Informa’s Board is accountable to the Group’s shareholders for its standards of governance and is committed to the principles of corporate governance contained in the Financial Reporting Council (FRC) Corporate Governance Code.

During 2024 the Board applied the principles of the 2018 UK Corporate Governance Code (Code) which can be found on the website of the Financial Reporting Council (FRC) (frc.org.uk). The updated Code, published in January 2024, will apply to financial years beginning on or after 1 January 2025.

Throughout the year we complied with all the provisions of the Code other than provision 21 which relates to the annual evaluation of the Board, its Committees and individual Directors and, for a time, provision 24 which relates to membership of the Audit Committee.

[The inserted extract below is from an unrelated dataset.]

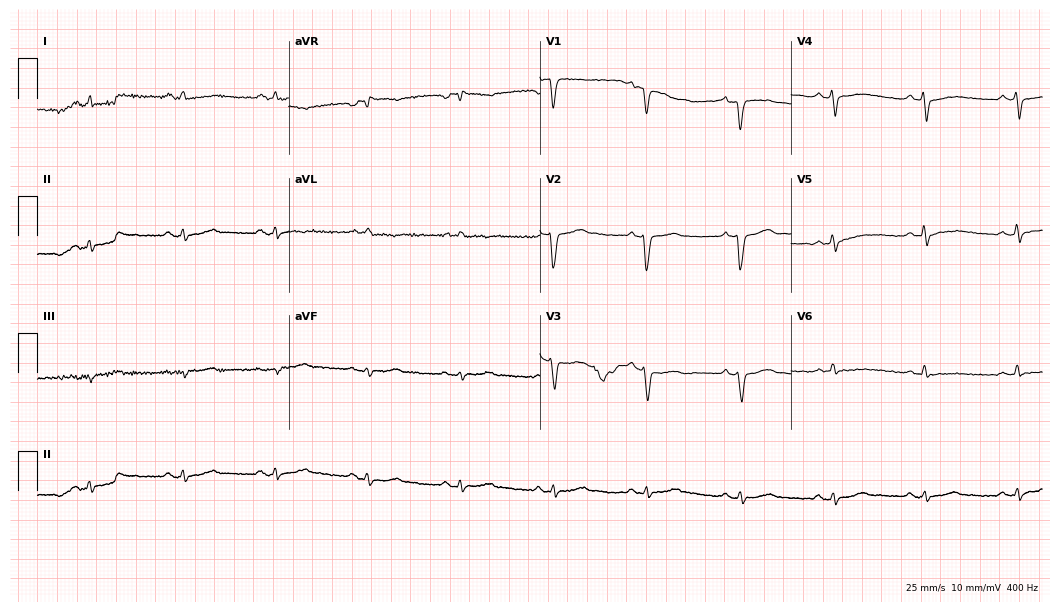
Resting 12-lead electrocardiogram (10.2-second recording at 400 Hz). Patient: a male, 61 years old. None of these six findings is recorded: first-degree AV block, right bundle branch block, left bundle branch block, sinus bradycardia, atrial fibrillation, sinus tachycardia.

Given changes to the Board during the year, the Board unanimously decided that the most appropriate time to conduct the next external review would be in 2025. Details of the 2024 internal evaluation are described on page 91 of the Annual Report.

For three weeks in late June and early July 2024, the period following David Flaschen’s retirement and before Maria Kyriacou’s appointment, membership of the Audit Committee fell below the minimum set out in the Code, being three independent Non-Executive Directors.  No Audit Committee meetings were held during this time.

The Audit Committee has been provided with suitable supporting material to review the Annual Report and, in accordance with the 2018 Code, has provided assurances for the Board to confirm that the Annual Report, taken as a whole, is fair, balanced and understandable. The Board also confirms that the Annual Report contains sufficient information for Shareholders to assess the Company’s position, performance, business model and strategy.

The schedule that sets out the matters which must be considered or approved by the Board of Informa PLC or delegated by it to one of its Committees can be found in the Matters Reserved for the Board (pdf).